10.3 On the other hand, as per Plaintiff the suit is within limitation as the Plaintiff has received the amount from Defendant on 05-12-2011 and thereafter Plaintiff has written a letter to the Defendant for asking his legitimate dues vide email dated:02-01-2012 and Defendant has replied the same vide email dated:09-01-2012. Thereafter, Plaintiff again wrote an email dated: 18-01-2012 and Defendant replied the same by email dated: 19- 01-2012. The last email was given by Plaintiff to the Defendant on 06-02- 2012 and legal notice was served on 14-10-2014. Therefore, the suit is within period of limitation as the Defendant has refused to give legitimate dues of Plaintiff.

10.4 Arguments heard. Records perused.

10.5 The facts and evidence of the case have already been discussed during findings upon Issue No.01 and same are not repeated here for the sake of brevity. Admittedly, the Plaintiff has received an amount of Rs.7,355/- from Defendant by way of cheque on 05-12-2011. Clearly, the cause of action arose in favour of Plaintiff on 05-12-2011. Further, even for the sake of arguments, if the plea of Plaintiff is admitted, even than the Plaintiff has written email dated:02-01-2012 for claiming his legal dues and he same was replied by the Defendant on 09-01-2012 in which the Defendant had made his intention clear that there are no dues remaining payable to the Plaintiff. Therefore, the cause of action has arisen in favour of Plaintiff on 09-01-2012 and period of limitation shall be computed from 09-01-2012. Now the subsequent exchange of email between parties cannot confer a fresh cause of action in favour of Plaintiff. Further none of the email sent by Defendant is an acknowledgment of liability by the Defendant.”

Findings of learned ADJ

“Lastly, as regards the arguments raised by the plaintiff with regard to the claim filed by him to be within limitation, it has been correctly observed by Ld. Civil Judge, who has discussed the entire issue minutely in para no. 10.2 to 10.5. As such, as the limitation period cannot be stopped once it begins to run. In other words, merely by placing on record various email communications exchanged between the parties does not generate a fresh cause of action or save the period of limitation. Moreover, reply to demand notice dated 13.11.2014 also cannot be considered as acknowledgement of debt as provided u/s 18 Limitation Act, as there was no clear and unequivocal admission made in the said reply. Therefore, I am in agreement with observations made by Ld. Civil Judge in para no. 10.5 of her judgment that the cause of action arose in favour of plaintiff on 05.12.2011 when he received full and final settlement amount of Rs.7,355 from defendant and at best, the cause of action can be said to accrue when plaintiff had written email dated 02.01.2012 claiming his legal dues which was refused vide mail dated 09.01.2012 wherein the defendant company had clearly denied that any dues were payable to the plaintiff. As such, the argument that the claim of plaintiff was within period of limitation is untenable and hence, dismissed.

19. On this issue, Mr. Raghunandan’s only contention is that the petitioner was making repeated representations trying to obtain some relief at the departmental level before moving this Court. It was for this reason, he submits, that the appellant was unable to move the court within time.

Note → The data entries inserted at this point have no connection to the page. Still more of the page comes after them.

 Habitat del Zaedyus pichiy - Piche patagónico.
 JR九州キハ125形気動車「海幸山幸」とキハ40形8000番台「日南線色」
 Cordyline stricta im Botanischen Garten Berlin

20. The Courts below have correctly held that limitation has to be reckoned from 5 December 2011, when the appellant received full and final settlement amount from the defendant or at the highest from 9 January 2012 when the respondent refused the appellant’s claim for additional retiral benefits. The suit was admittedly instituted on 20 January 2015 which was beyond three years from the said date.

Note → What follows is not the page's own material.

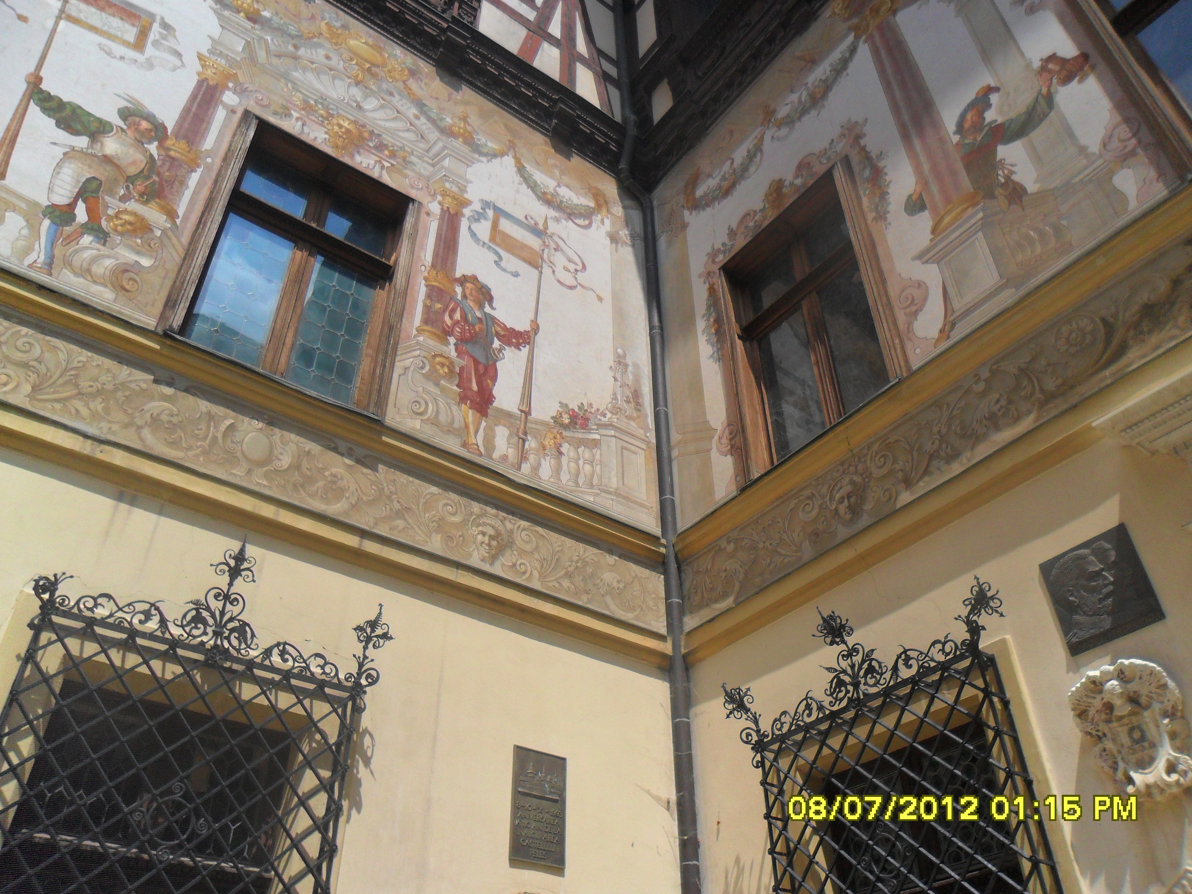 Dziedziniec zamkowy

21. The CPC does not envisage any condonation of delay in filing suits. Three years is the period provided is the maximum period within which a suit can be filed.

22. Moreover, the Supreme Court has held in S.S. Rathore v State of M.P.2, that the limitation for approaching the court in the case of service benefits would run from the date of first rejection of the first representation made by the employee and making repeated unsuccessful representations would not extend the period of limitation. The relevant paragraph from the said decision reads thus:

“20.  We are of the view that the cause of action shall be taken to arise not from the date of the original adverse order but on the date when the order of the higher authority where a statutory remedy is provided entertaining the appeal or representation is made and where no such order is made, though the remedy has been availed of, a six months’ period from the date of preferring of the appeal or making of the representation shall be taken to be the date when cause of action shall be taken to have first arisen. We, however, make it clear that this principle may not be applicable when the remedy availed of has not been provided by law. Repeated unsuccessful representations not provided by law are not governed by this principle.”
(Emphasis supplied)

23. The submission of Mr. Raghunandan that by not paying the gratuity to which his client is, as per him, entitled, the HDFC was unjustly enriching itself and was also making money from the activities which were different form its core business are also irrelevant as they do not in any way confer any right to the appellant to gratuity from the HDFC.

24. In the aforesaid circumstances, both the substantial questions of law framed by this Court on 5 July 2022 have to be necessarily answered in the negative.

25. The judgments of the learned Civil Judge and the learned ADJ therefore have to be upheld in their entirety.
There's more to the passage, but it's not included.